How do the characters of the opera fit into this troubled modern culture?
Lucia is an outsider who moves through that world and feels no connection to it, feels completely disgusted by its principles and its priorities—the classic story of someone who wants to get out. And we follow her subjective journey, sometimes using video by projection designer Luke Halls, to be with her even when she’s not on stage. Also, in the second act, you see her on Facebook talking to Edgardo, who’s joined the military and gone overseas because he can’t find any other work. He wants to marry Lucia, and for them to get out together, so he makes the sacrifice to earn some money. You see the backstory of how they’ve been writing to each other, and how they’re in love, at the same time that Lucia’s brother Enrico is organizing her arranged marriage downstairs.
One topic that figures prominently in your staging is drug use—specifically opioid abuse. How did you decide to make Lucia addicted to OxyContin? Is it to help with the plausibility of the mad scene?
Well, I didn’t want her to go mad just because she had to marry the wrong person. There is a series of steps at which a person has to be neglected by society before she is committed to an asylum. So essentially, I wanted to portray a more complex journey than just that she was made to choose between one of two men, and being with the wrong one turned her into a psychopathic killer. The drug addiction does help with the mad scene, but more importantly, I want some people to think: “Of course you ended up killing that guy. You’ve been subtly, casually abused on a daily basis by the men in your life.”
So you see Lucia’s story as an entirely believable scenario?
Yes, this is unfortunately a typical, representative story of people who suffer years of coercive control—of not being allowed to leave the house, of being told exactly when and where they can go to sleep, when and where they can eat. One day, that person wakes up and kills their partner or their husband. Women in those situations don’t have access to the kind of help they need, and we don’t recognize how coercive control can really be the equivalent of incredibly violent control.
It sounds like you’re determined that audiences really feel the forces acting on Lucia’s mind.

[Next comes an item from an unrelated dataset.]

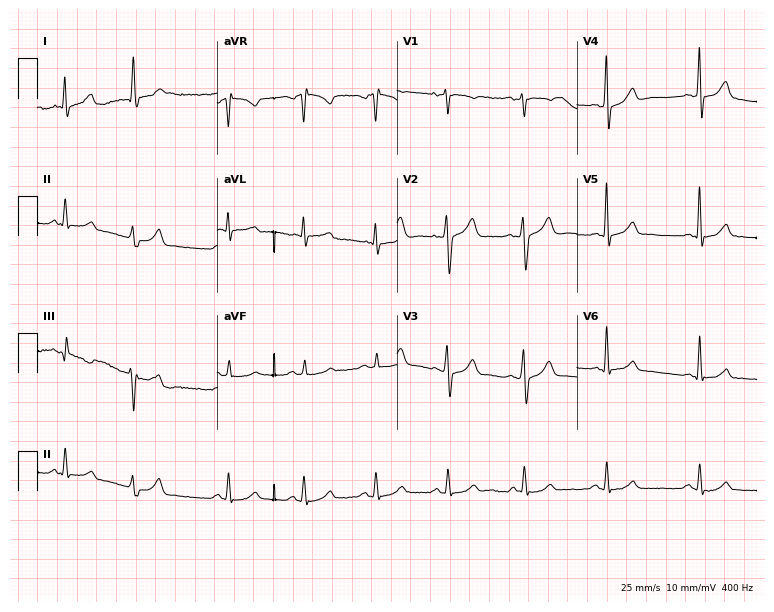
Electrocardiogram (7.3-second recording at 400 Hz), a 40-year-old male. Of the six screened findings (first-degree AV block, right bundle branch block (RBBB), left bundle branch block (LBBB), sinus bradycardia, atrial fibrillation (AF), sinus tachycardia), none is recorded.
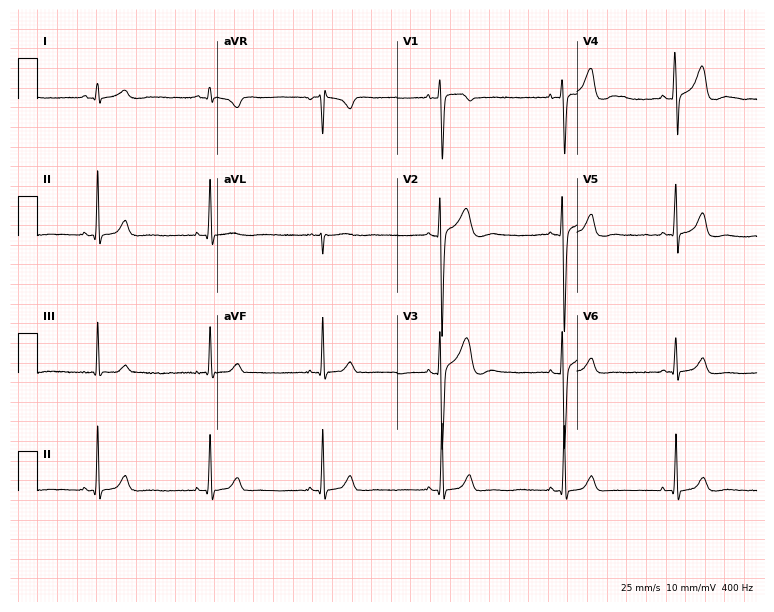
Standard 12-lead ECG recorded from a male patient, 17 years old (7.3-second recording at 400 Hz). Read as a normal ECG.

The sense of dependency linking Lucia to the men in her life is for me really important. In a contemporary world, we can’t simply tell a story about a woman who is being told what to do by her family. In order to create the level of empathy we need for a woman forced into a marriage, who kills her new husband on their wedding night, we have to see the pathology of the moments leading up to that. We need to see her as someone already trying to escape, trying to not feel, trying to be elsewhere—but also realizing that she relies on her brother for the little money their family still has. He controls it, so he controls her. So we meet her broken, and we watch the men succeed in finishing her. Thank God she takes one of them down on the way.
Are you able to find some beauty amid the darkness of this opera?
Absolutely. We can’t just put grime all over, without letting moments of great romance come out. The setting is grim, but the characters aren’t ready to let go of the possibility of finding happiness, and I think that creates an incredibly romantic underpinning of a fading dream. To me, that’s the way Donizetti’s score sounds, as well. He creates a sense of nostalgia from the get-go—the music of fading dreams. What’s so beautiful about these great Italian tragic operas is that they feel like they’re already over when they start, and what you see is the struggle to revitalize and to rejuvenate something that is slipping away, about to be lost forever.